Even if you agree on the rent etc., do you know which licenses you need, can you get them, what time it will take before you have these licenses and how much they cost? I know that an alcohol license is expensive and difficult to get.


----------



## DeadGuy

kymmy said:


> Hello
> Can anybody tell me if you are allowed to rent from someone who is already renting a premises (resturant) i have been to look at a premise but the man is only renting from the owner, he wants me to rent from him?????
> He first of all asked a stupid amount for the deposit now he as come back with half of what he orignally asked.
> 1. Deposit he wants sixty thousand egyptian pounds
> 2. five hundred english per month
> 3. 3 year contract
> 4.he says i will get the deposit back after the three years if i choose to leave?
> 
> Is this correct? can i rent from him? he says it will be done through the couts in Luxor??
> 
> Thankyou in advance


Hi there,

Will just quote you again, and you tell for yourself if it was a scam or not! 



kymmy said:


> now he as come back with half of what he orignally asked.


So how does that sound???!!!:confused2:

However, to be able to offer anything (A building, a car, or ANYTHING) for rent in here in Egypt, you MUST be either the owner of that thing or you got the full power to do that, and those powers are usually granted by an official paper signed by the original owner mentioning the name of the person allowed to rent/sell his/her property for them! And I doubt that this idiot is the owner or even got anything to do with the owner!

But answering your questions, just in case anyone was having a similar situation!

1. Deposit he wants sixty thousand egyptian pounds

Deposits in here depend on many things (The area of the place, its location, the "finishing" of the place, water supply, electricity, furniture, etc), and it's not something that's defined by any law in here, just depends on how good you are in negotiating.

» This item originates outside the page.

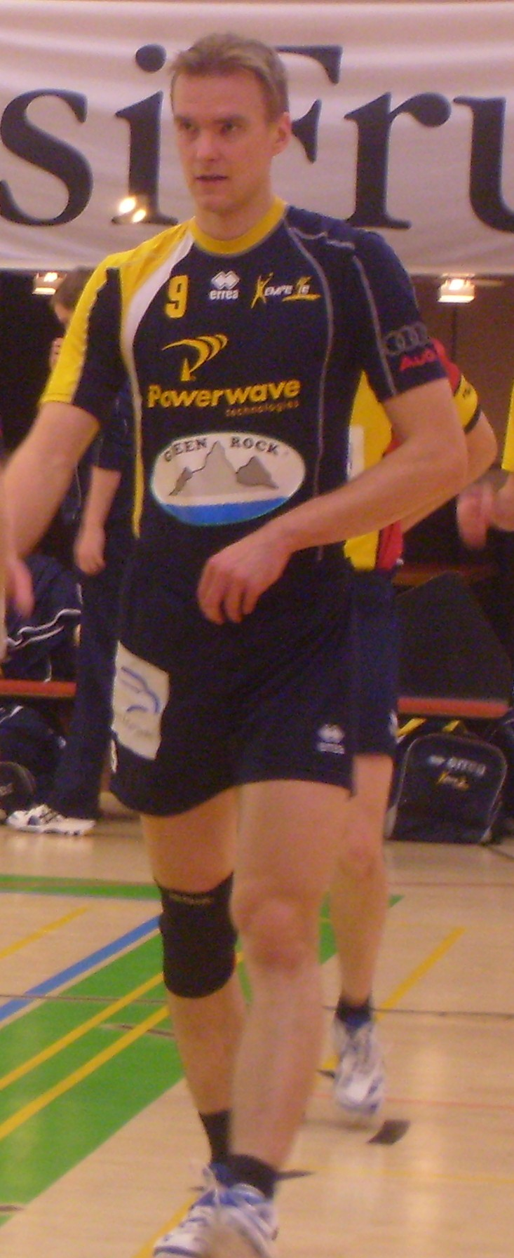 Antti Malinen SM-liigaottelussa 26.1.2008
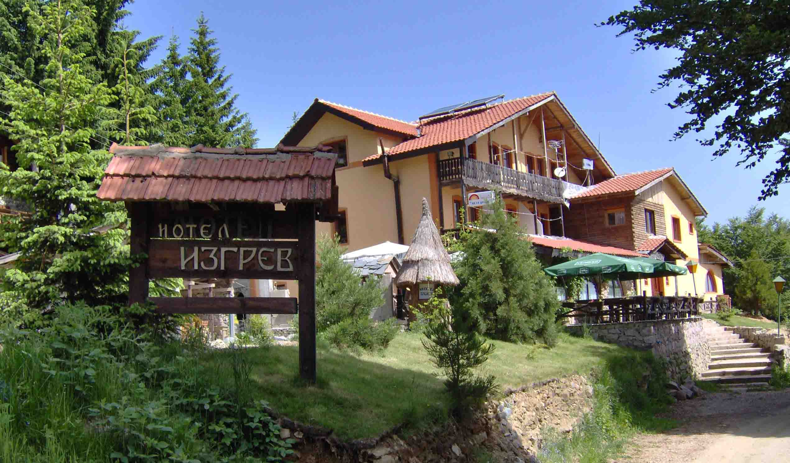 Мотел “Изгрев“ - Пониква, Осоговски Планини, Macedonia

2. five hundred english per month

Well the monthly payment also depends on the previous statics, but for a guy that went half way down the original deposit?? You will most probably be able to cut this stupid figure! (By the way, I'm not sure about this, but don't think Egyptian citizens can charge foreign currencies in here, unless it's a firm or so, so it won't probably say that you're gonna be charged 500£, which is no good as long as it's not in the contract!)

3. 3 year contract

Again, depends on what kinda negotiator you are.

4.he says i will get the deposit back after the three years if i choose to leave?

Well, he can say whatever he wanna say, as long is it's not written on a paper that he signed then it's not worth it! And even with it written on a paper, it won't be that easy to get your money back if he decided to keep them, which usually happens in situations like these (Owners just keep nagging you, you hammered a nail in here, you broke the sink, you broke this and that etc.!)


As Beatle did advise you, an Egyptian lawyer would be handy in a situation like this, contracts can always be manipulated, however lawyers in here aren't much better than the rest of the public, so you really need to get a lawyer that you or a trusted friend of yours do trust, cause lawyers can play sick game if they got the right price!

Good luck!


----------



## Beatle

DeadGuy said:


> Hi there,
> 
> 
> 
> 
> 2. five hundred english per month
> 
> Well the monthly payment also depends on the previous statics, but for a guy that went half way down the original deposit?? You will most probably be able to cut this stupid figure! (By the way, I'm not sure about this, but don't think Egyptian citizens can charge foreign currencies in here, unless it's a firm or so, so it won't probably say that you're gonna be charged 500£, which is no good as long as it's not in the contract!)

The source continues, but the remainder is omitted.